_What the exercise asks_. Below, locate the line that contains "Fuegos Artificiales Pampilla Coquimbo Chile". Repeat exactly from that line to the line that contains "Der von Erich", inclusive, leaving out the pictures.

_Records supplied_.

+---+

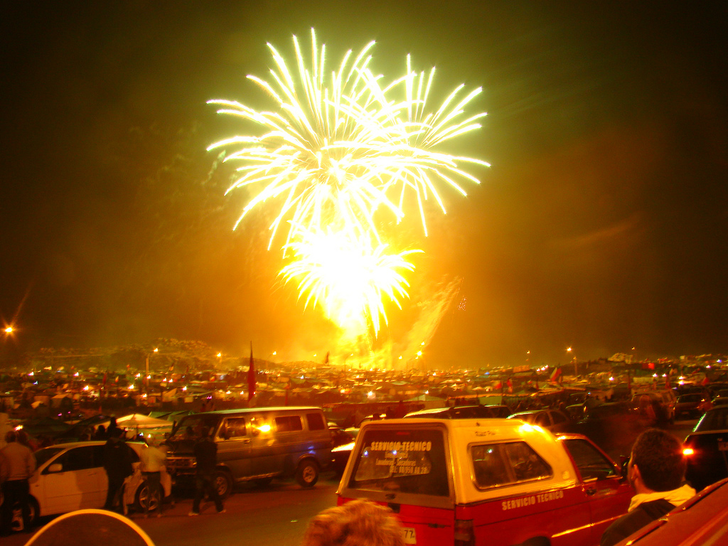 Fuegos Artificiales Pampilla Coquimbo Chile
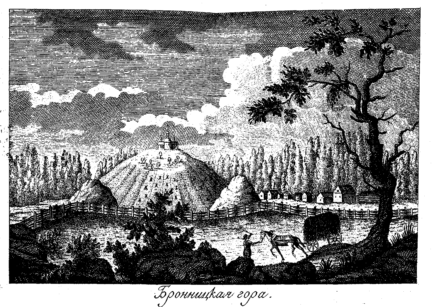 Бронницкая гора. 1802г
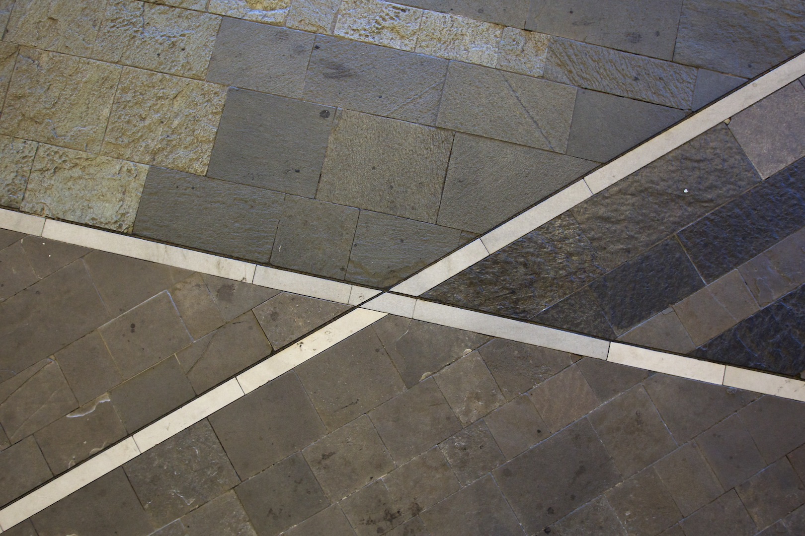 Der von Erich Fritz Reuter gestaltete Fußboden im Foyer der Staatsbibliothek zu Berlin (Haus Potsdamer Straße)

+---+

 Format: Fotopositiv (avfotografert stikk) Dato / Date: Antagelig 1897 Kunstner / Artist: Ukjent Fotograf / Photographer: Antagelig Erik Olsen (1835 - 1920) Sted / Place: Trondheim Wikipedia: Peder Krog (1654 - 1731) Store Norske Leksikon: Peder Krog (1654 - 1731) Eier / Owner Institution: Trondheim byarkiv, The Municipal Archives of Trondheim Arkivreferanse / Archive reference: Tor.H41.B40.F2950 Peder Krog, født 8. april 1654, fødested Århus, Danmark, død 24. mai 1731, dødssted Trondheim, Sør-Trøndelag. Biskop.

+---+

_Task output_.
 Fuegos Artificiales Pampilla Coquimbo Chile
 Бронницкая гора. 1802г
 Der von Erich Fritz Reuter gestaltete Fußboden im Foyer der Staatsbibliothek zu Berlin (Haus Potsdamer Straße)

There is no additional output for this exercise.